* To do *
Could you reproduce, word for word, everything below from the line containing "Aurinkorinteen koulu on" down to the line containing "Bucuresti, Romania, Str.", with both of those lines included and no others?
Start of Information shown
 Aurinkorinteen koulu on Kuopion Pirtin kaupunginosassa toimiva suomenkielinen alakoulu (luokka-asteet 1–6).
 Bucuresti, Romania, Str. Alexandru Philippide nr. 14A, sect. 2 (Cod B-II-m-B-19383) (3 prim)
End of Information shown
Start of Information shown
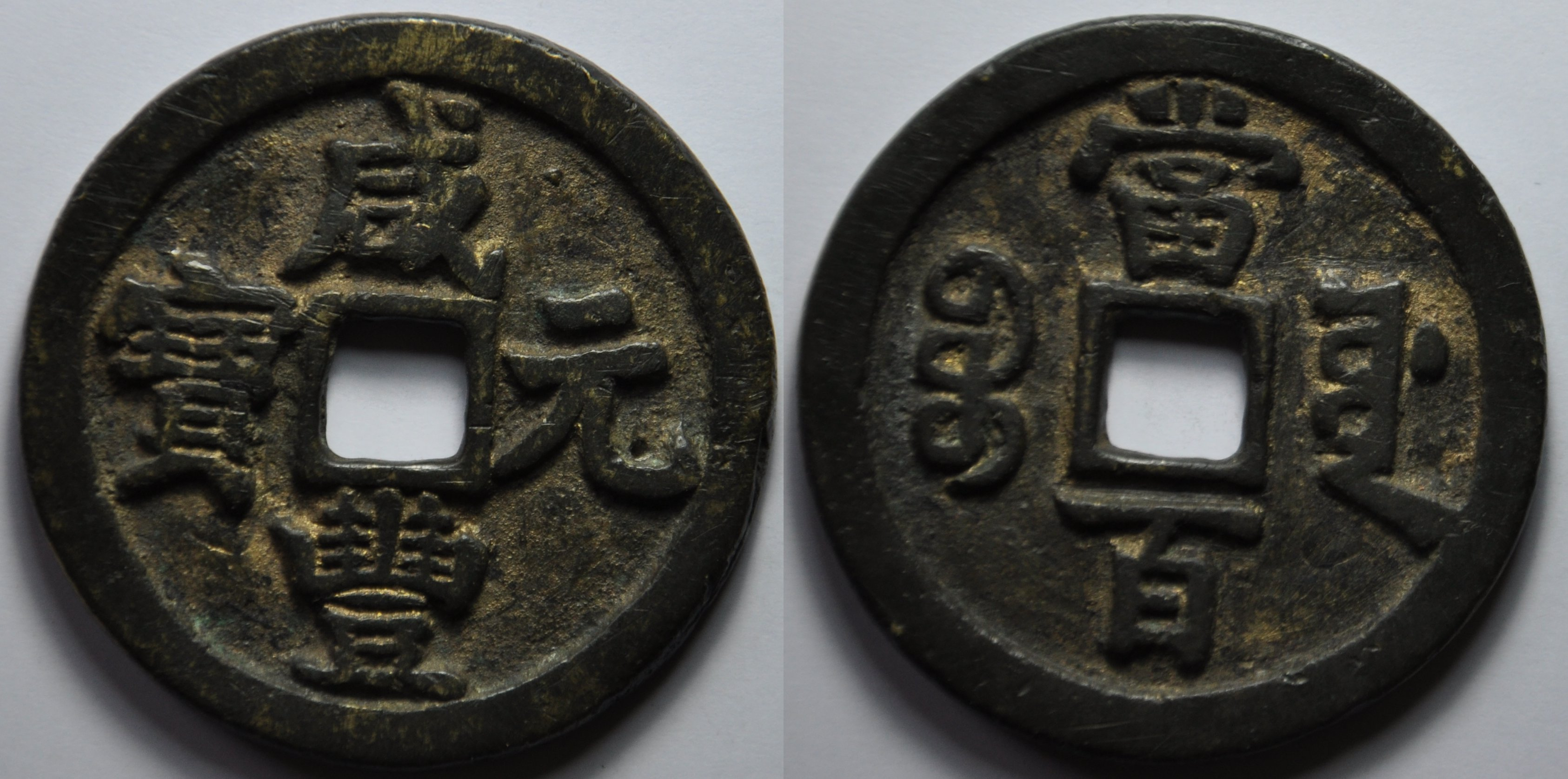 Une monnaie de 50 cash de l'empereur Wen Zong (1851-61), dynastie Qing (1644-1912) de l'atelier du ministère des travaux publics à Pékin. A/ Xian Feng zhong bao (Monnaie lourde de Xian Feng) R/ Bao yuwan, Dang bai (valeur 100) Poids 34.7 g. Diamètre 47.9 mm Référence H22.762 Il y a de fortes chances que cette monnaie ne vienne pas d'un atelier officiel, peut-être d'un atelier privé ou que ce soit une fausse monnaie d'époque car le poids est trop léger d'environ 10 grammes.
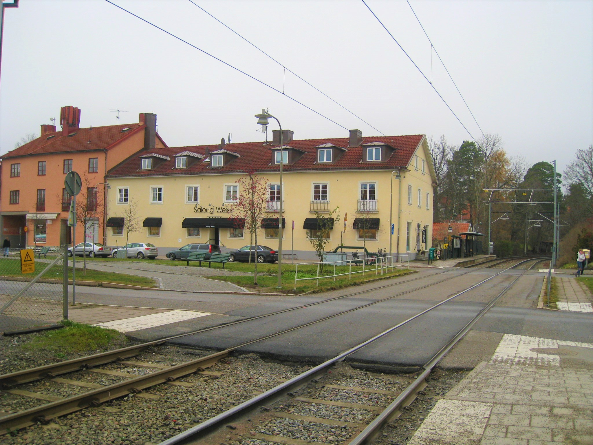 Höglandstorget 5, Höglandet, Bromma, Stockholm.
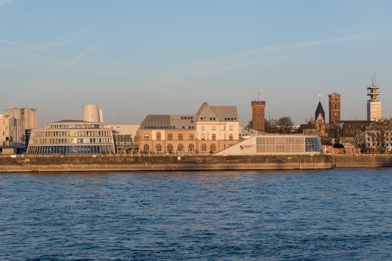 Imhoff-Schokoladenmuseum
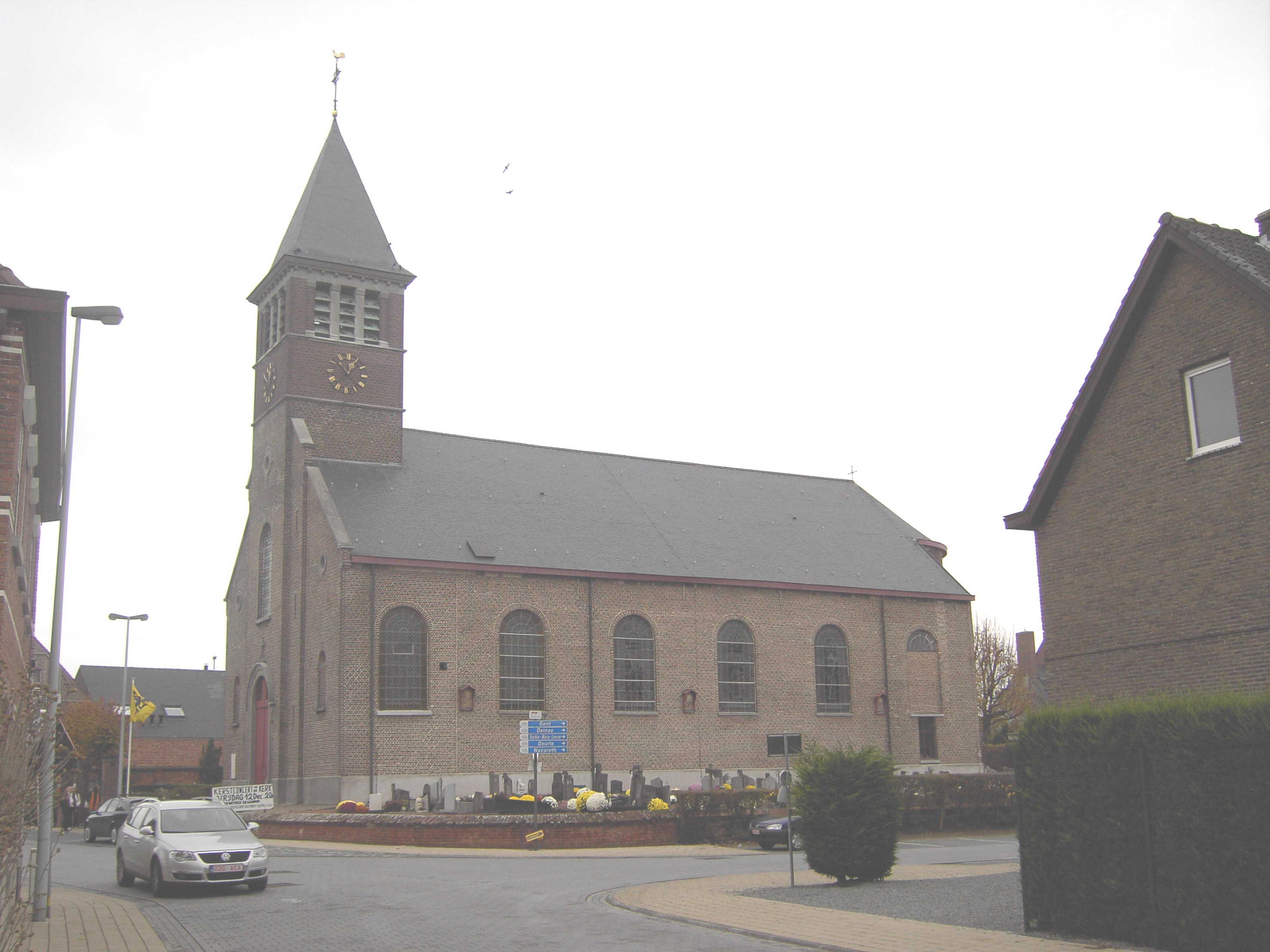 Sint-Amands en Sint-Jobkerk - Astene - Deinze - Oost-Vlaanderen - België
End of Information shown
* Solution for this task *
 Aurinkorinteen koulu on Kuopion Pirtin kaupunginosassa toimiva suomenkielinen alakoulu (luokka-asteet 1–6).
 Bucuresti, Romania, Str. Alexandru Philippide nr. 14A, sect. 2 (Cod B-II-m-B-19383) (3 prim)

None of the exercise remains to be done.